Read Pollen Page 20


  ‘I don’t know…the new world looked very beautiful.’

  ‘Of course.’

  ‘Belinda shot Columbus. She wounded him. The pollen cloud dispersed a little.’

  ‘Without Columbus the grains would not know where to travel.’

  ‘So if we kill Columbus…’

  ‘Yes, that’s possible. But he will now be on his mettle. He’ll put some mighty defences in place. He’ll cream the Black Mercury feather that your daughter used to find him, and then hide himself in the remotest part of the map. Columbus is very elusive; he who makes the map knows best where to hide.’

  ‘Kracker?’

  ‘He’s the weak link. I suspect he’s made some kind of deal with Columbus. Kracker is power-mad, remember, and sex-mad. He’s got too much Casanova inside of him. I think the chief has overshot his mark and he knows it. His job was to guide Persephone into the city, keep her safe. And to take out all witnesses. This is why he wanted you and Belinda taken out. You knew too much. This is why he’s now desperate to blame you and Clegg for misconduct. Kracker has failed, and he’s fearful of Persephone getting back at him.’
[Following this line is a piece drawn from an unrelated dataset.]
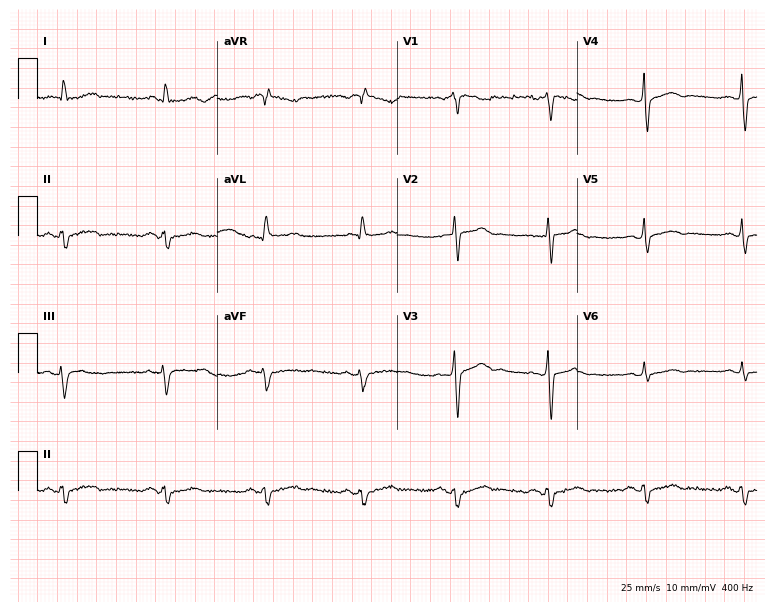
Standard 12-lead ECG recorded from a 69-year-old female patient. None of these six findings is recorded: first-degree AV block, right bundle branch block, left bundle branch block, sinus bradycardia, atrial fibrillation, sinus tachycardia.

  ‘Where do you think Persephone is?’

  ‘I don’t know. Somewhere safe. Kracker would make sure of that.’

  ‘I can’t follow this, Tom. It’s all too much. The myth is breaking through? What sense does it make?’

  ‘Vurt people don’t talk about sense. They’re dream creatures, remember? They talk about movement. It’s action over words.’

  ‘They want to kill my daughter…oh God!’

  ‘She’s become the main threat to them. Especially now she’s broken through to the new map.’

  ‘We have to find her, Dove…Clegg…you listening? We have to find Belinda before the Vurt creatures do. We have to find out where Gumbo YaYa’s keeping her.’

  Clegg raised his head at last and looked at me with bleary eyes. ‘I don’t think I can carry on with this, Smokey. I’m getting mighty sick.’

  ‘Zero, you can do anything now. Kracker’s no longer in control.’ Clegg fell silent as I said this. His eyes dropped to the wine glass in front of him.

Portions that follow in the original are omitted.